There are basically three types of search engines: Those that are powered by robots (called crawlers; ants or spiders), those that are powered by human submissions, and those that are a hybrid of the two.

Crawler-based search engines are those that use automated software agents (called crawlers) that visit a Web site, read the information on the actual site, read the site's meta tags and also follow the links that the site connects to performing indexing on all linked Web sites as well. The crawler returns all that information to a central depository, where the data is indexed. The crawler will periodically return to the sites to check for any information that has changed. The frequency with which this happens is determined by the administrators of the search engine.

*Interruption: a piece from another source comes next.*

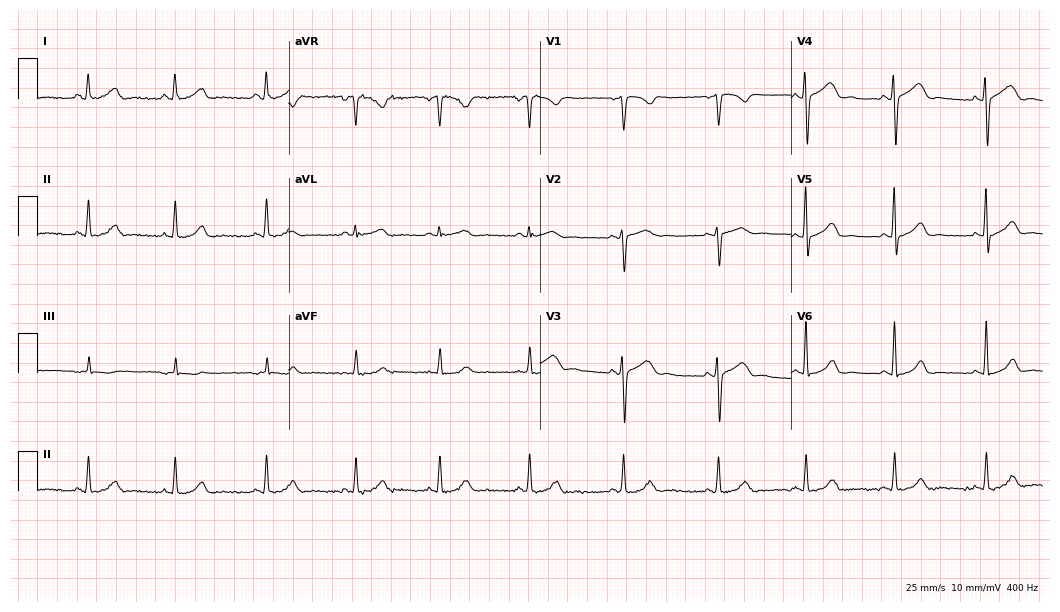
Resting 12-lead electrocardiogram. Patient: a female, 26 years old. Read as a normal ECG.
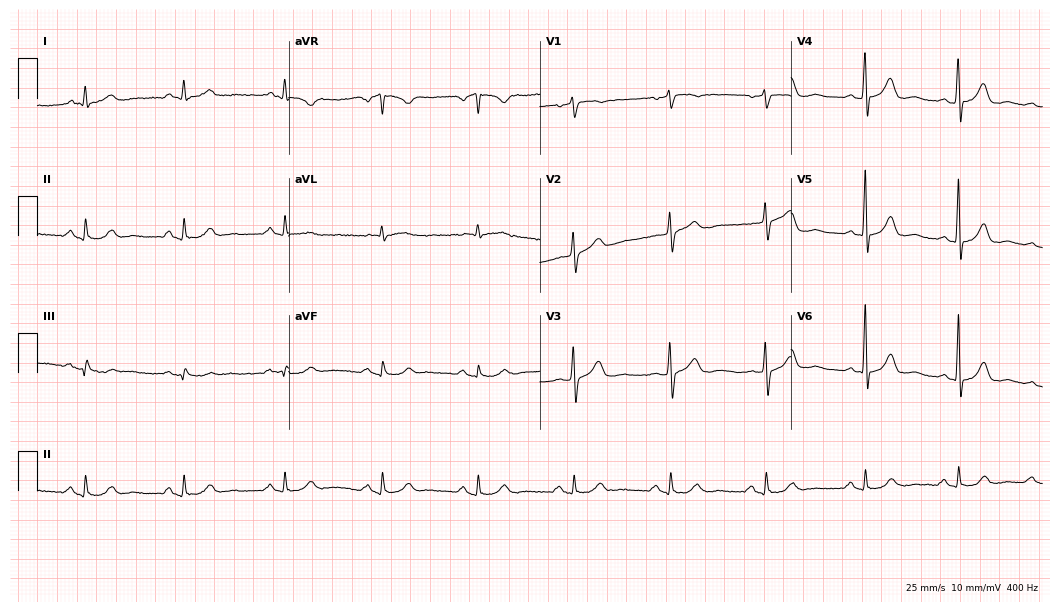
Resting 12-lead electrocardiogram (10.2-second recording at 400 Hz). Patient: a male, 69 years old. Read as a normal ECG.

Human-powered search engines rely on humans to submit information that is subsequently indexed and catalogued. Only information that is submitted is put into the index.

In both cases, when a user queries a search engine to locate information, they're actually searching through the index that the search engine has created —they are not actually searching the Web. These indices are giant databases of information that is collected and stored and subsequently searched. This explains why sometimes a search on a commercial search engine, such as Yahoo! or Google, will return results that are, in fact, dead links. Since the search results are based on the index, if the index has not been updated since a Web page became invalid the search engine treats the page as still an active link even though it no longer is. It will remain that way until the index is updated.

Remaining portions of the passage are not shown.